After conversing with Bernhard a bit offline I think the relevant
question is:
How far apart can two electrons in the crystal be before their
scattering becomes "incoherent" ... as in no longer interfering with
each other in the way Bragg described.
The answer to this is about 10 um if the source is 1 m away (or the
detector whichever is closer), and about 3 um if the detector/source is
100 mm away.
I derive this answer from the breakdown of Bragg's assumption that the
incoming and outgoing waves are a perfect plane wave. Since the
distance to the source is not infinity, there must be some curvature to
the wavefront. This has nothing to do with beam divergence or spectral
dispersion. We are talking about one photon (emitted from the
acceleration of some electron in the storage ring or in the copper
anode) propagating through space in the quantum-wave mechanical way, and
then being detected on the detector with some probability distribution
that is the result of all these interfering scattered waves. The Braggs
simplified all this to a single geometric diagram, and that is why we
all like them so much.
Here is my version of the Bragg diagram:
http://bl831.als.lbl.gov/~jamesh/pickup/Bragg.png
The fundamental principle behind Bragg's Law is that the length of the
path taken by the wavefront from the source to an atom in the crystal
and then on to a point on the detector must be the same (plus or minus
an integral number of wavelengths) as some other path from the exact
same point in the source to the exact same point on the detector but
through a different atom (maybe in the same unit cell, maybe not).

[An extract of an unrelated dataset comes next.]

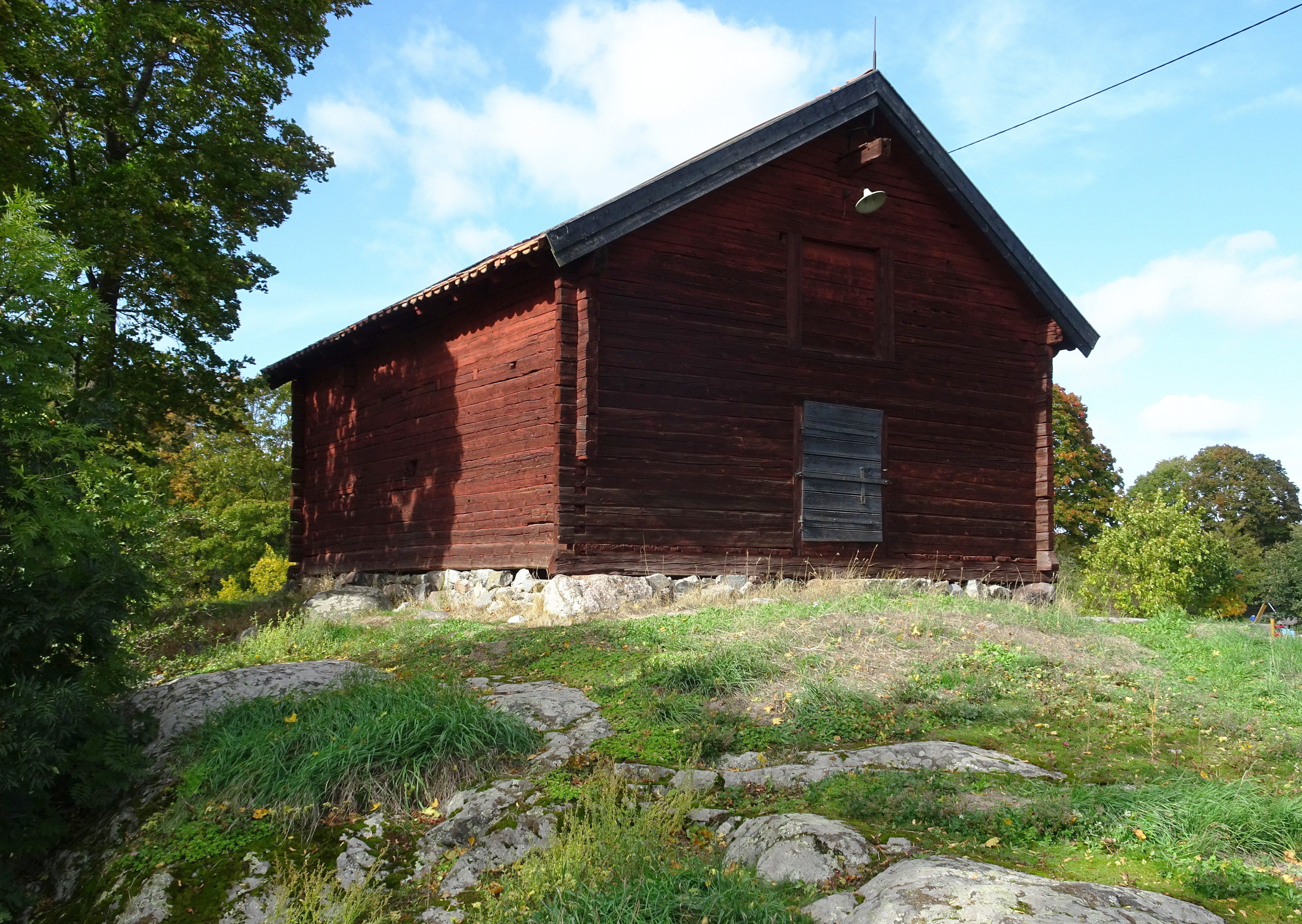 Stora Ängby, magasin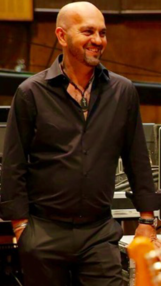 A kép Rácz Lászlót ábrázolja.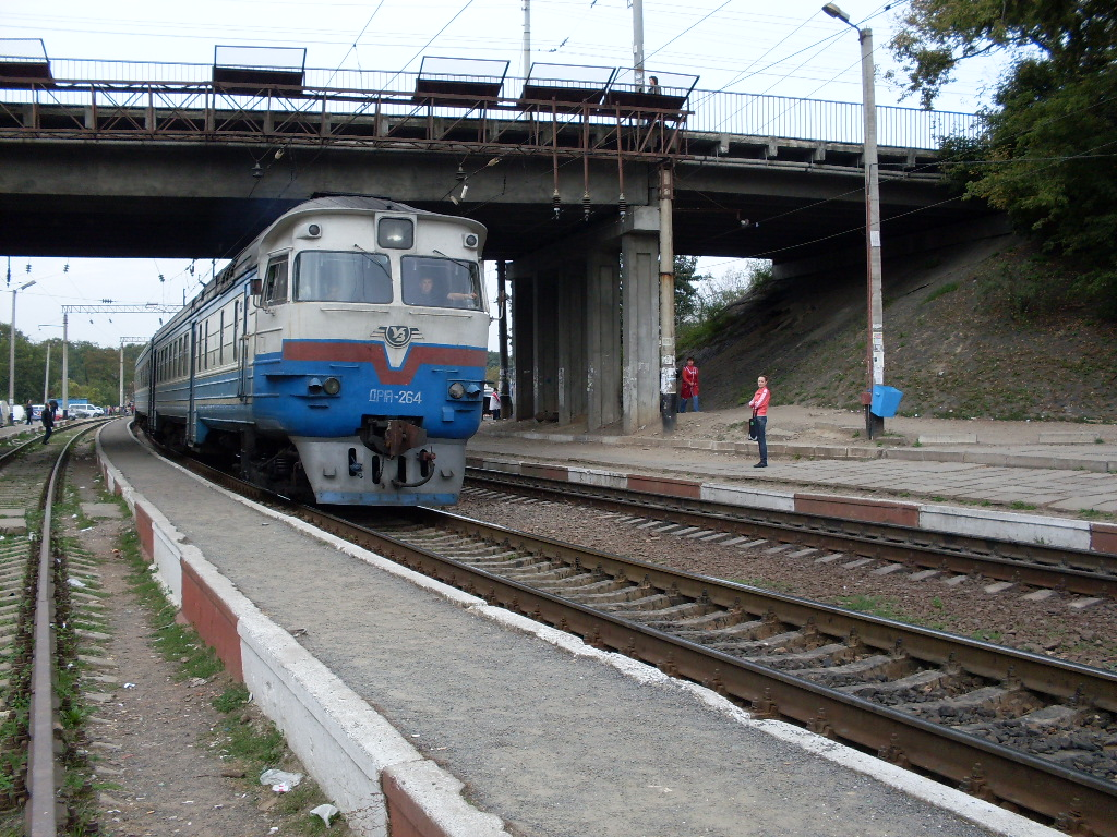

Bragg assumed that the source and the detector were REALLY far away and
that simplifies the math, but that must break down eventually as we talk
about atoms getting further and further apart in the crystal. For
example, if the atoms are on opposite sides of the room (d-spacing large
compared with the distance to the source) then Bragg's Law will break down.
I have drawn a generalized Bragg construction (not necessarily to scale)
here:
http://bl831.als.lbl.gov/~jamesh/pickup/Bragg-ish.png
So, all we have to do is calculate the distance traveled by "the photon"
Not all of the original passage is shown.